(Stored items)
-------
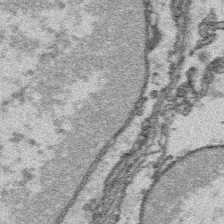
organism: Platynereis dumerilii
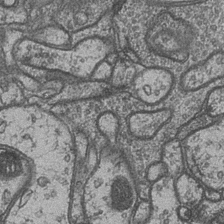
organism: Drosophila
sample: Optic medulla
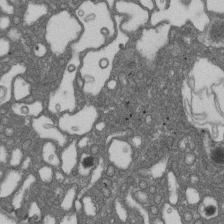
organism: Drosophila
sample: Nephrocyte
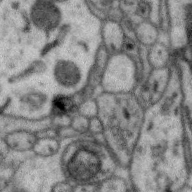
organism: Zebra finch
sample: Brain
-------
■ Work instruction
Copy out all the records exactly, excluding pictures.

■ Reply to the task
organism: Platynereis dumerilii
organism: Drosophila
sample: Optic medulla
organism: Drosophila
sample: Nephrocyte
organism: Zebra finch
sample: Brain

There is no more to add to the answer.